PREPARE_DATA.md
February 3, 2023 · View on GitHub
IPBLab dataset
Downloading IPBLab dataset from our server:
cd ir-mcl && mkdir data && cd data
wget https://www.ipb.uni-bonn.de/html/projects/kuang2023ral/ipblab.zip
unzip ipblab.zip
For each sequence, we provide :
- seq_{id}.bag: the ROS bag format, include raw odometer reading and raw lidar reading.
- seq_{id}.json: include raw odometer reading, ground-truth poses, and raw lidar reading.
- seq_{id}_gt_pose: the ground-truth poses in TUM format (for evaluation with evo).
Besides, there are also some configuration files are provided:
- lidar_info.json: the parameters of the 2D LiDAR sensor.
- occmap.npy: the pre-built occupancy grid map.
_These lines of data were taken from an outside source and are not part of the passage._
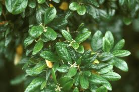 Peumos Boldo (Minimeaceae)
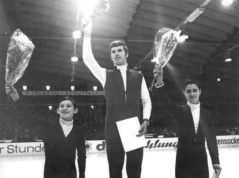 Jahn Hoffmann, Günter Zöller, Wladimir Kowalew Zentralbild Thieme 15.11.69 Karl-Marx-Stadt: Internationales Eiskunstlaufen um den Pokal der blauen Schwerter. Siegerehrung der Herren. vlnr: Jahn Hoffmann (DDR, 3. Pl.), Günter Zöller (DDR, 1. Pl.) und Wladimir Kowalew (UdSSR, 2. Pl.).
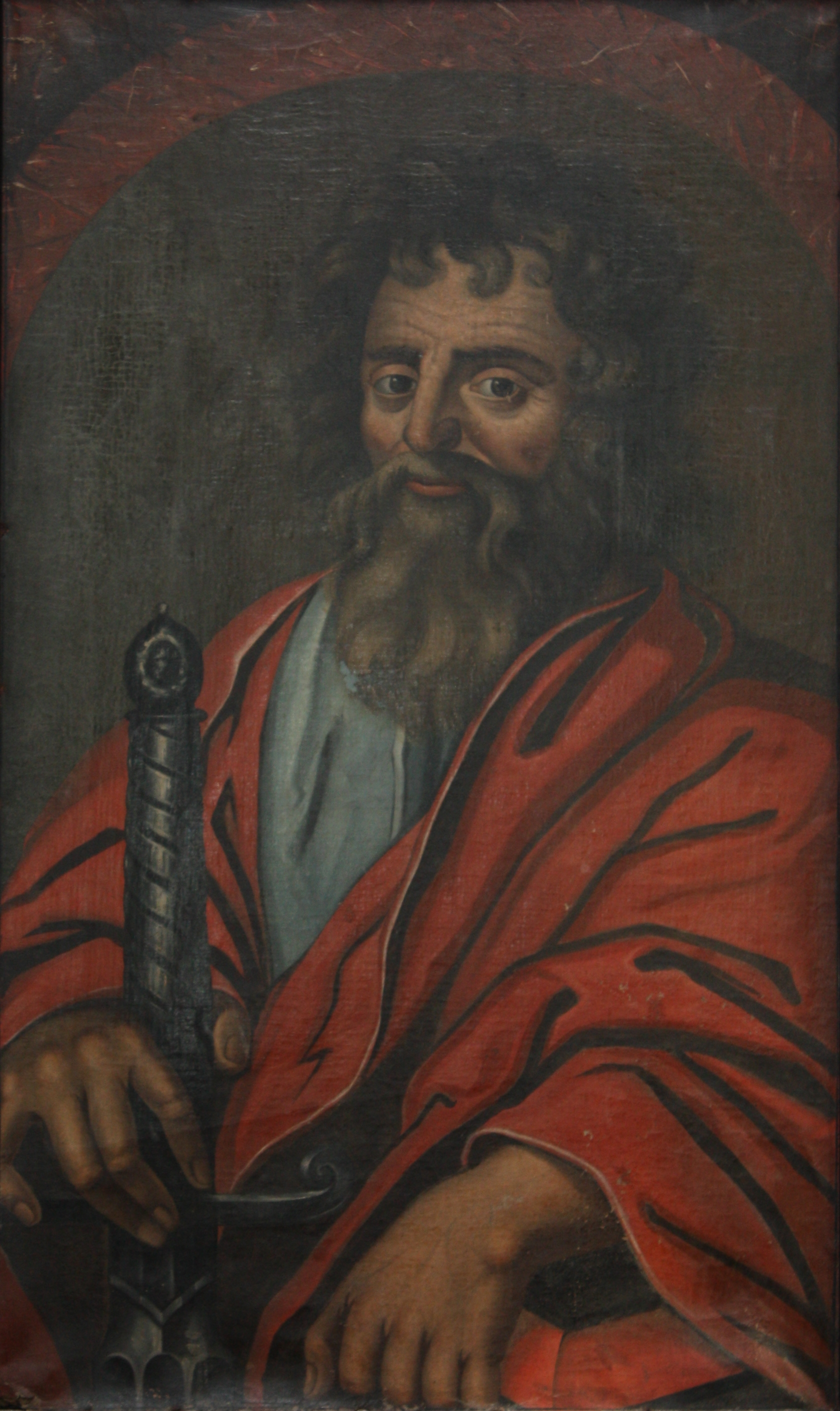 St. Paulus in St. Magnus in Esens
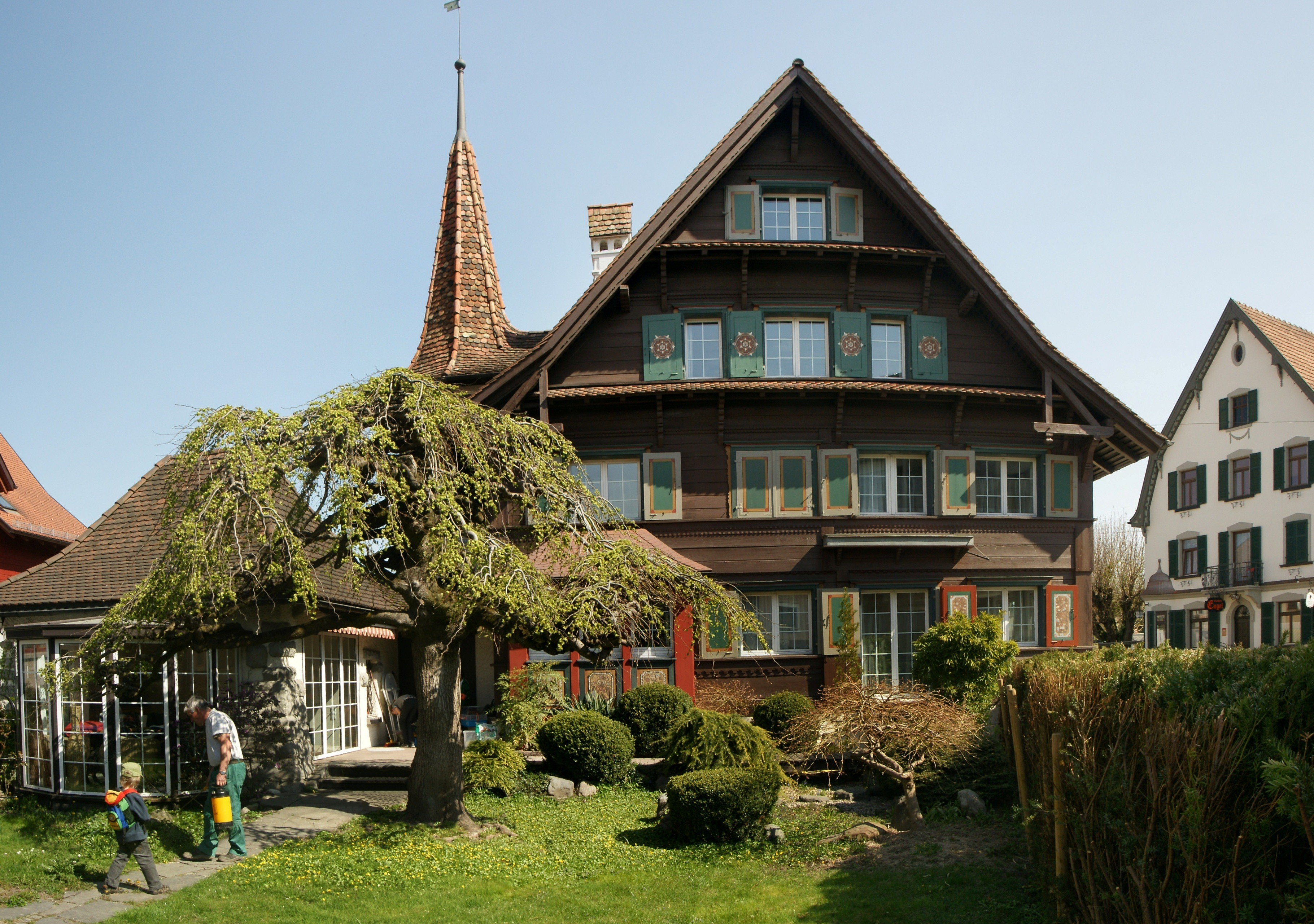 aus dem DEHIO Vorarlberg 1983: Hard, Landstraße Nr.4: Wohnhaus im Typus des Rheintalhauses, 1936 nach Plan von Johann Anton Tscharner.
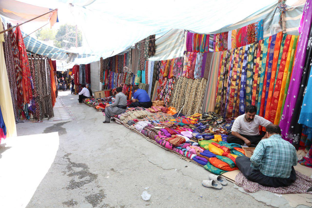 بازار در سنندج
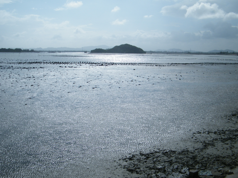 夏天在濠江东堤拍下濠江中的龟山

- b2l.txt: the transformation from the lidar link to robot's base link
The final data structure should look like
data/
├── ipblab/
│ ├── loc_test/
│ │ ├── test1/
│ │ │ ├──seq_1.bag
│ │ │ ├──seq_1.json
│ │ │ ├──seq_1_gt_pose.txt
│ │ ├──b2l.txt
│ ├──lidar_info.json
│ ├──occmap.npy
There is one sequence available for the localization experiments now, the full dataset will be released after our dataset paper is published!
Intel Lab datatse, Freiburg Building 079 dataset, and MIT CSAIL dataset
Downloading these three classical indoor 2D SLAM datasets from our server:
cd ir-mcl && mkdir data && cd data
wget https://www.ipb.uni-bonn.de/html/projects/kuang2023ral/2dslam.zip
unzip 2dslam.zip
For each sequence, we provide :
- train.json: the training set which is used for mapping or train the NOF model.
- val.json: the validation set for evaluating the model during training.
- test.json: the test set for evaluating the final model.
- occmap.npy: the pre-built occupancy grid map by using training set.
The final data structure should look like
data/
├── fr079/
│ ├──occmap.npy
│ ├──train.json
│ ├──val.json
│ ├──test.json
├── intel/
│ ├──...
├── mit/
│ ├──...
Here, we provide the converted format of these dataset for ease of use. The raw data could be found on our website: 2D Laser Dataset.